Source data:
=== Begin Enclosure ===
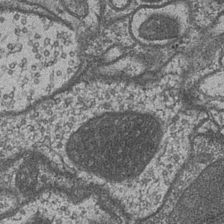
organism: Drosophila
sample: Optic medulla
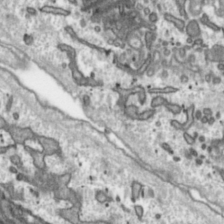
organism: Toxoplasma gondii
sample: Parasites in a vacuole inside a host cell
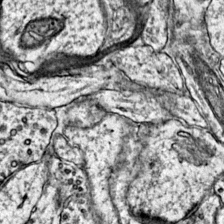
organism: Mouse
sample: Primary visual cortex
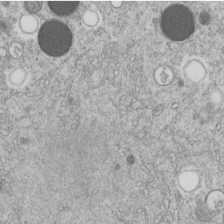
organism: C. elegans
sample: C. elegans embryo early stage
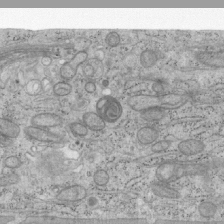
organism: Human
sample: HeLa cells
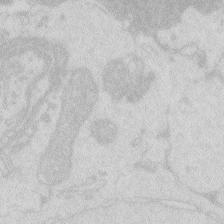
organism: Zebrafish
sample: Macrophage
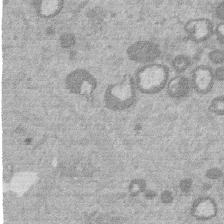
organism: Mouse
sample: Dividing mouse embryo 1 cell stage
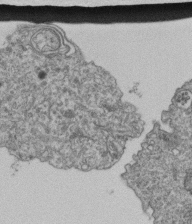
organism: Human
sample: Retinal organoid Rod and Cone cells
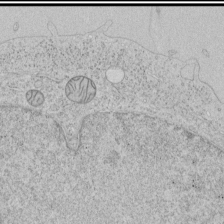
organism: Human
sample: Mitochondria in HCT116 cells
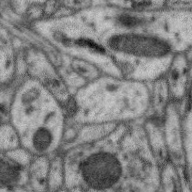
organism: Zebra finch
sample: Brain
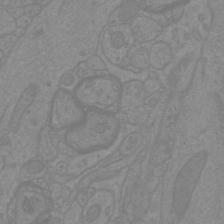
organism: Mouse
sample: Cortical neurons
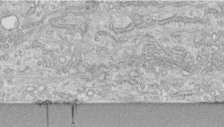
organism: Human
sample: Centriole in fibroblast cells
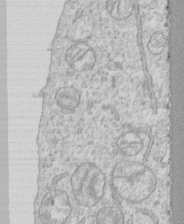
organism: Human
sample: CRL-1474
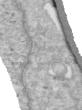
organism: Human
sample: Centriole in RPE cells
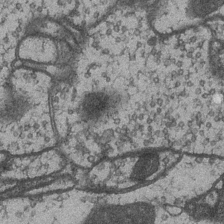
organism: Drosophila
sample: Optic medulla
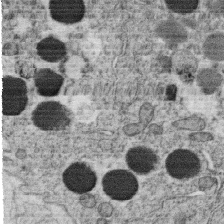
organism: C. elegans
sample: C. elegans oocyte; sperm cells
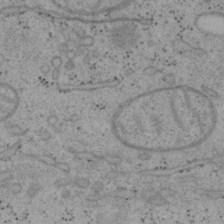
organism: Human
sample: HeLa cells
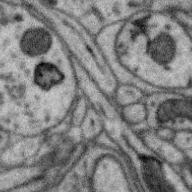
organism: Zebra finch
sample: Brain
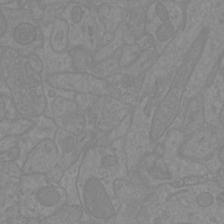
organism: Mouse
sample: Cortical neurons
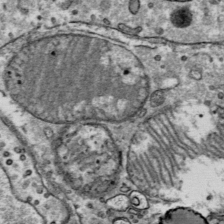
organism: Mouse
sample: Mouse Salivary gland
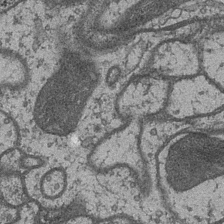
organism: Drosophila
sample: Optic medulla
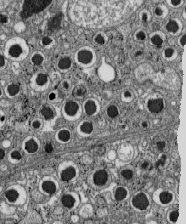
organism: C57BL Mouse
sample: Pancreatic islet
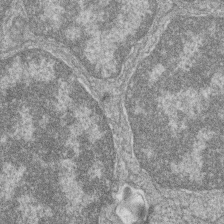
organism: Zebrafish
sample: Cilia; retinal pigment epithelium
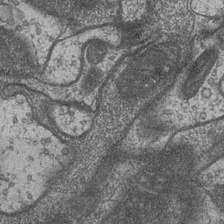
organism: Drosophila
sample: Optic medulla
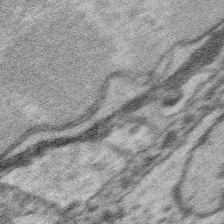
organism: Platynereis dumerilii
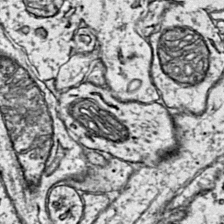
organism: Mouse
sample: Primary visual cortex
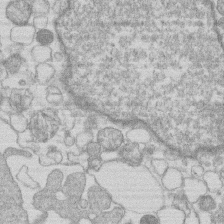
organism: Human
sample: Macrophage cells
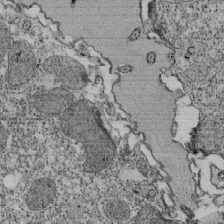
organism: Tetrahymena
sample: Cilia in tetrahymena
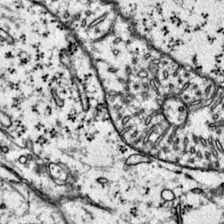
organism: Mouse
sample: Primary visual cortex
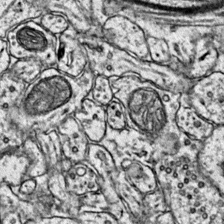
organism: Mouse
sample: Primary visual cortex
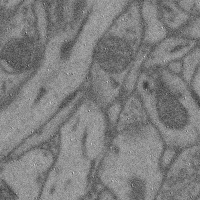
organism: Mouse
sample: Cerebral cortex
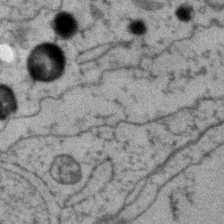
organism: Zebrafish
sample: Zebrafish embryo
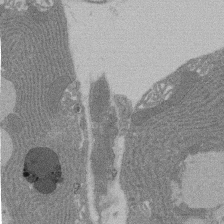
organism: Rat
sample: Salivary granule
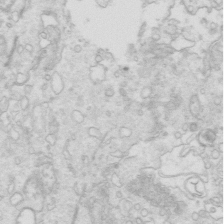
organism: Mouse
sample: Multiciliated cells
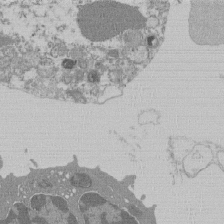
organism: Mouse
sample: Activated Pmel transgenic CD8+ T Cells
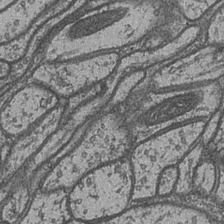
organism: Drosophila
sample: Optic medulla
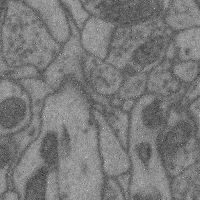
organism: Mouse
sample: Cerebral cortex
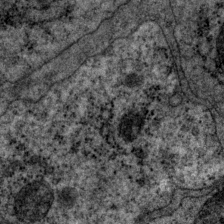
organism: P. pacificus
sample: Pharynx
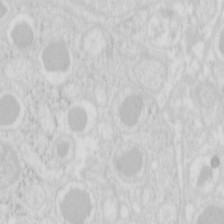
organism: Mouse
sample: Pancreas
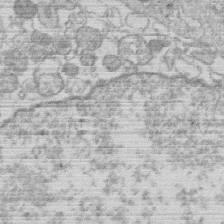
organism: Human
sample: Macrophage cells
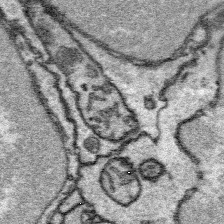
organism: Platynereis dumerilii
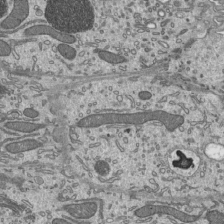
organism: Mouse
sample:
=== End Enclosure ===
◆ **Task brief**
Because the pictures are not wanted, retype only the text of every record, exactly as given.

◆ **Problem solution**
organism: Drosophila
sample: Optic medulla
organism: Toxoplasma gondii
sample: Parasites in a vacuole inside a host cell
organism: Mouse
sample: Primary visual cortex
organism: C. elegans
sample: C. elegans embryo early stage
organism: Human
sample: HeLa cells
organism: Zebrafish
sample: Macrophage
organism: Mouse
sample: Dividing mouse embryo 1 cell stage
organism: Human
sample: Retinal organoid Rod and Cone cells
organism: Human
sample: Mitochondria in HCT116 cells
organism: Zebra finch
sample: Brain
organism: Mouse
sample: Cortical neurons
organism: Human
sample: Centriole in fibroblast cells
organism: Human
sample: CRL-1474
organism: Human
sample: Centriole in RPE cells
organism: Drosophila
sample: Optic medulla
organism: C. elegans
sample: C. elegans oocyte; sperm cells
organism: Human
sample: HeLa cells
organism: Zebra finch
sample: Brain
organism: Mouse
sample: Cortical neurons
organism: Mouse
sample: Mouse Salivary gland
organism: Drosophila
sample: Optic medulla
organism: C57BL Mouse
sample: Pancreatic islet
organism: Zebrafish
sample: Cilia; retinal pigment epithelium
organism: Drosophila
sample: Optic medulla
organism: Platynereis dumerilii
organism: Mouse
sample: Primary visual cortex
organism: Human
sample: Macrophage cells
organism: Tetrahymena
sample: Cilia in tetrahymena
organism: Mouse
sample: Primary visual cortex
organism: Mouse
sample: Primary visual cortex
organism: Mouse
sample: Cerebral cortex
organism: Zebrafish
sample: Zebrafish embryo
organism: Rat
sample: Salivary granule
organism: Mouse
sample: Multiciliated cells
organism: Mouse
sample: Activated Pmel transgenic CD8+ T Cells
organism: Drosophila
sample: Optic medulla
organism: Mouse
sample: Cerebral cortex
organism: P. pacificus
sample: Pharynx
organism: Mouse
sample: Pancreas
organism: Human
sample: Macrophage cells
organism: Platynereis dumerilii
organism: Mouse
sample:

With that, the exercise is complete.